▶ **Data for this task**:
Segment Open

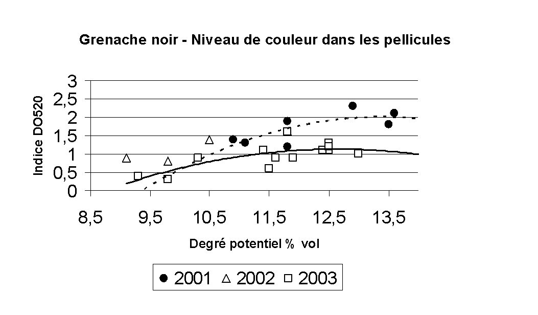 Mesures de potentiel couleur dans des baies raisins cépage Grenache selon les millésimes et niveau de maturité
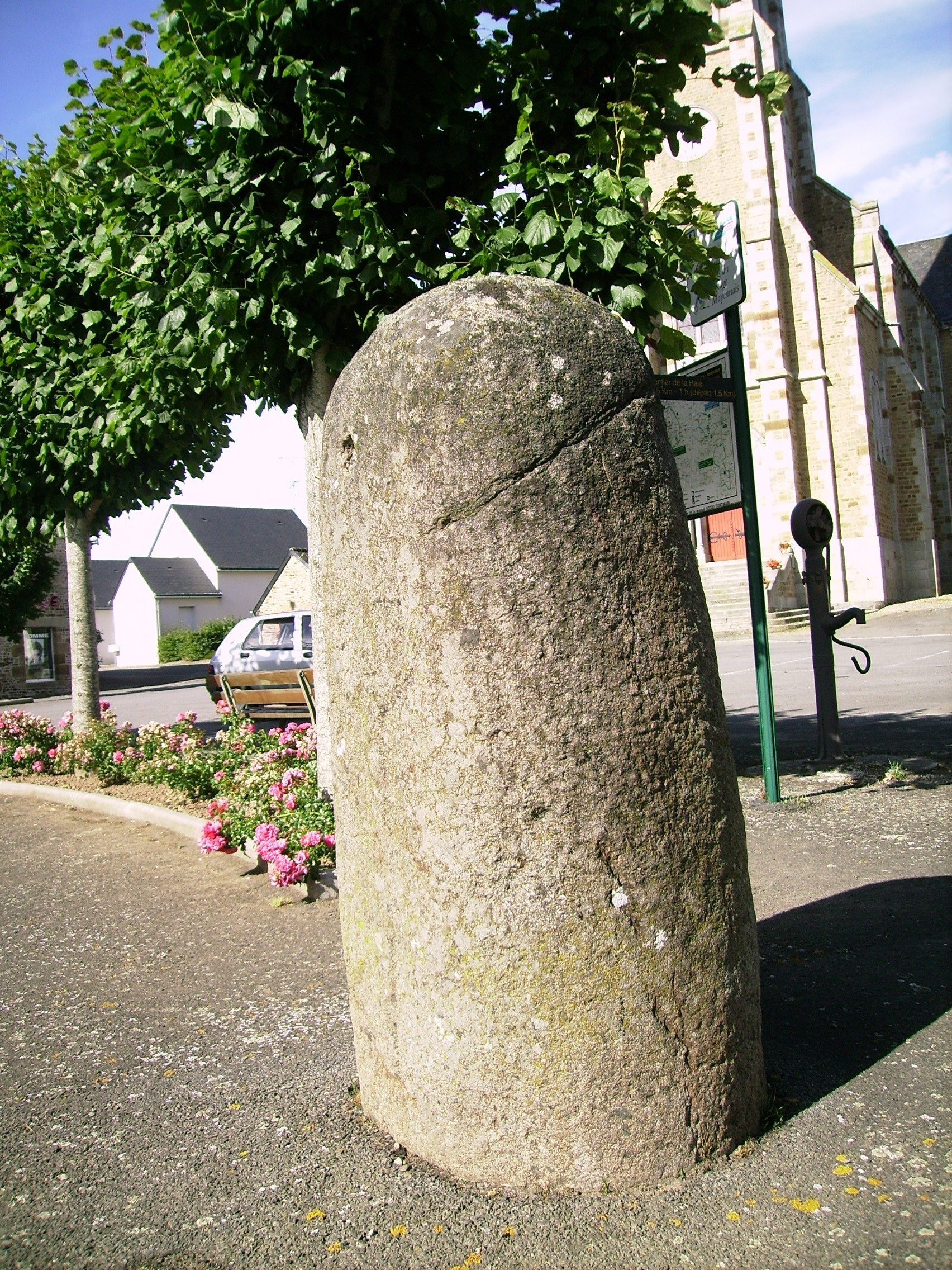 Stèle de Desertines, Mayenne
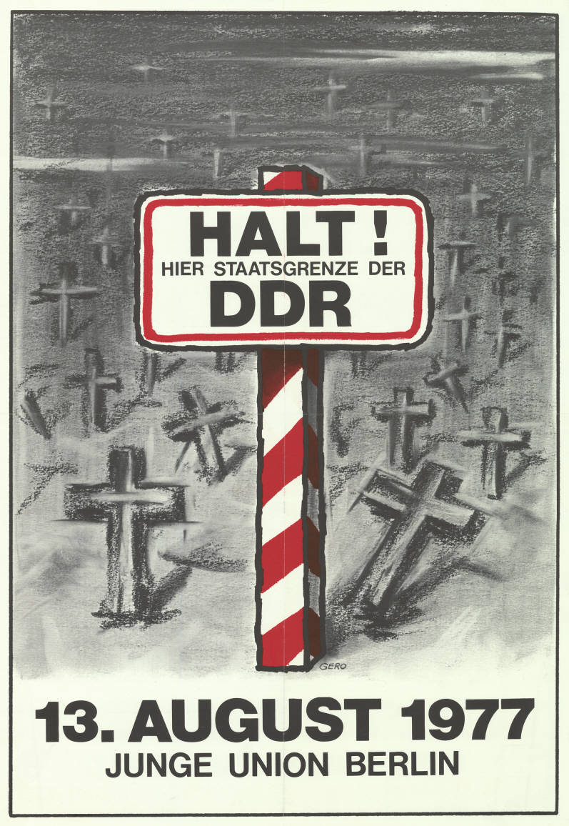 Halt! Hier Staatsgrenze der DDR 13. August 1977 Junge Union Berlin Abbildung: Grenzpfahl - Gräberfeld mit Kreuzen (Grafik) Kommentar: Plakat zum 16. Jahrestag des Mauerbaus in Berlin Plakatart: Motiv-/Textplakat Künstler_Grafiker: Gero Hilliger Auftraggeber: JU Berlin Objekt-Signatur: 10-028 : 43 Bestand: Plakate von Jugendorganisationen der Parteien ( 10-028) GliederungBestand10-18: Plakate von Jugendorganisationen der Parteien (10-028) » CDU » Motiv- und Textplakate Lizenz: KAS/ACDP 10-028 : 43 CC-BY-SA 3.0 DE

Segment Closed
Segment Open

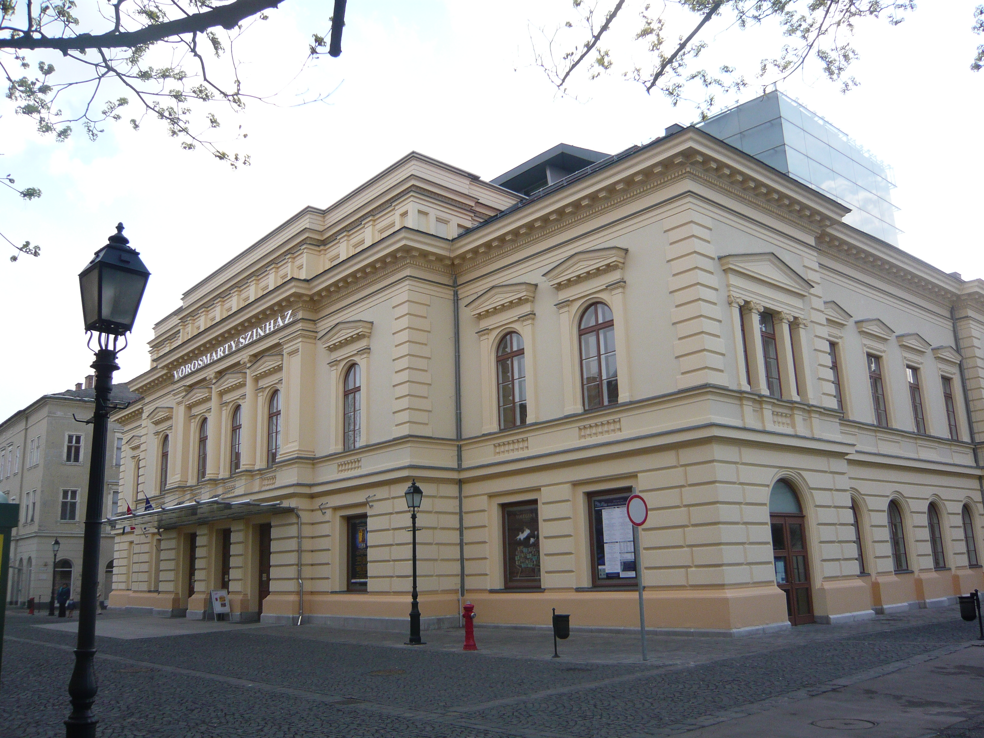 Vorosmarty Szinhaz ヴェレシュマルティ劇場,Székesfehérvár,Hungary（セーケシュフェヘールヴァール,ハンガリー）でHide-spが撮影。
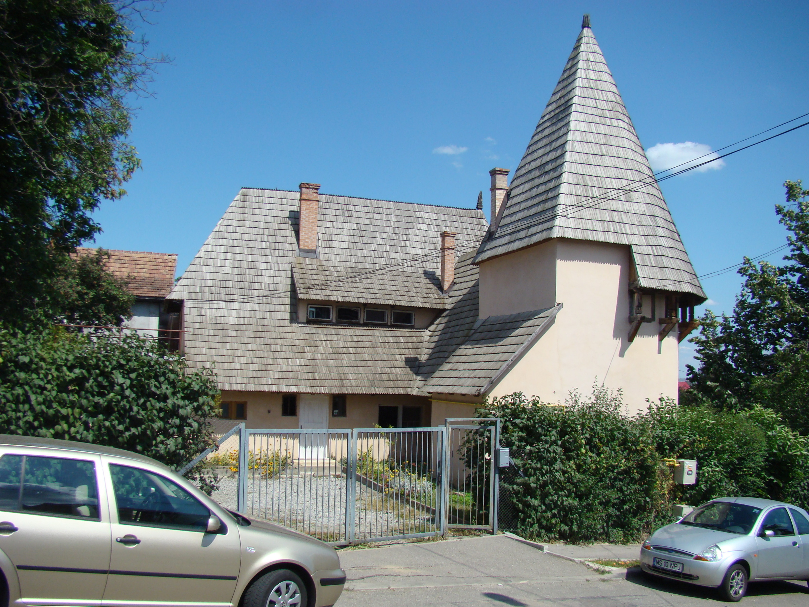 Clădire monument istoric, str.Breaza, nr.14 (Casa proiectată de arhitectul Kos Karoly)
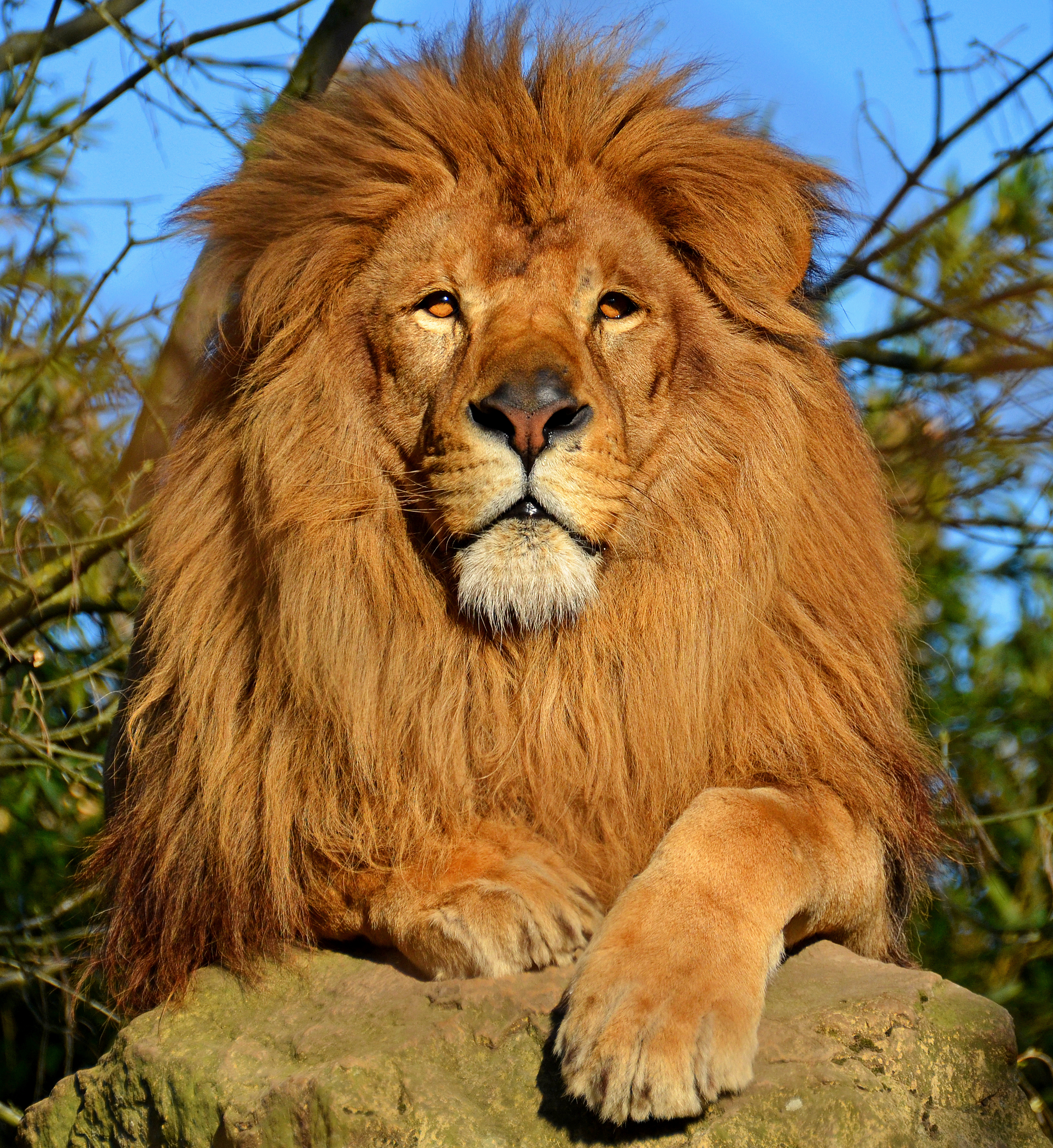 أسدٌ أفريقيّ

Segment Closed
Segment Open

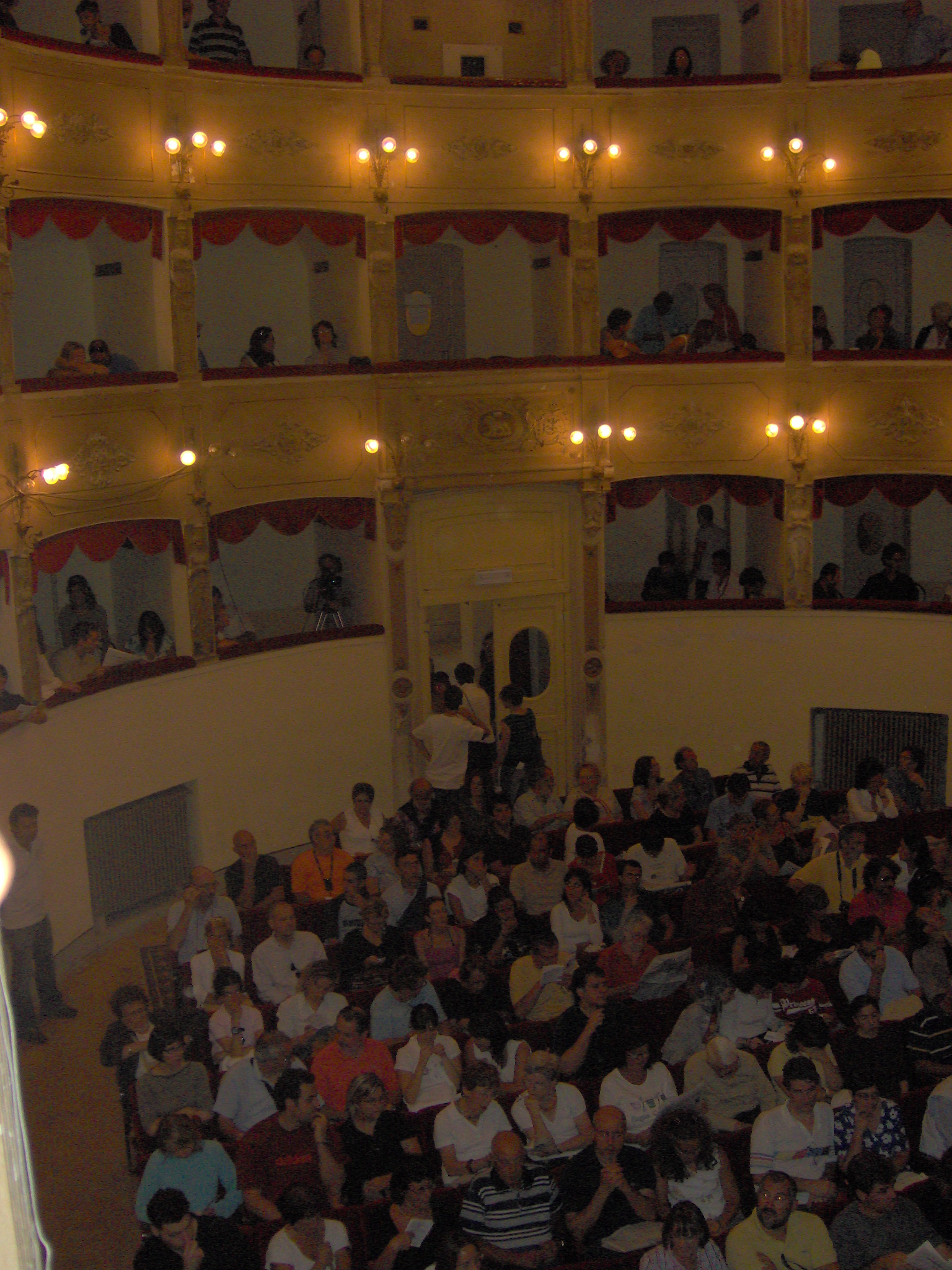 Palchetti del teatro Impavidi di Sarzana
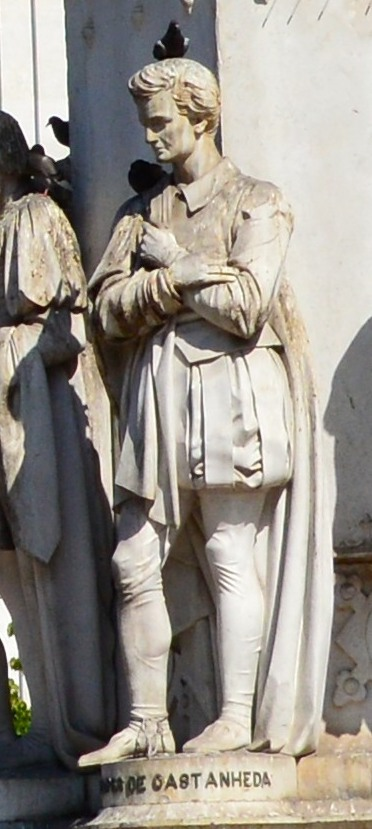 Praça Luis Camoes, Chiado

Segment Closed

▶ **What the exercise asks**: Write out exactly the lines above between the one with "Mesures de potentiel" and the one with "Halt! Hier Staatsgrenze", inclusive, with pictures left out.

▶ **Reply**:
 Mesures de potentiel couleur dans des baies raisins cépage Grenache selon les millésimes et niveau de maturité
 Stèle de Desertines, Mayenne
 Halt! Hier Staatsgrenze der DDR 13. August 1977 Junge Union Berlin Abbildung: Grenzpfahl - Gräberfeld mit Kreuzen (Grafik) Kommentar: Plakat zum 16. Jahrestag des Mauerbaus in Berlin Plakatart: Motiv-/Textplakat Künstler_Grafiker: Gero Hilliger Auftraggeber: JU Berlin Objekt-Signatur: 10-028 : 43 Bestand: Plakate von Jugendorganisationen der Parteien ( 10-028) GliederungBestand10-18: Plakate von Jugendorganisationen der Parteien (10-028) » CDU » Motiv- und Textplakate Lizenz: KAS/ACDP 10-028 : 43 CC-BY-SA 3.0 DE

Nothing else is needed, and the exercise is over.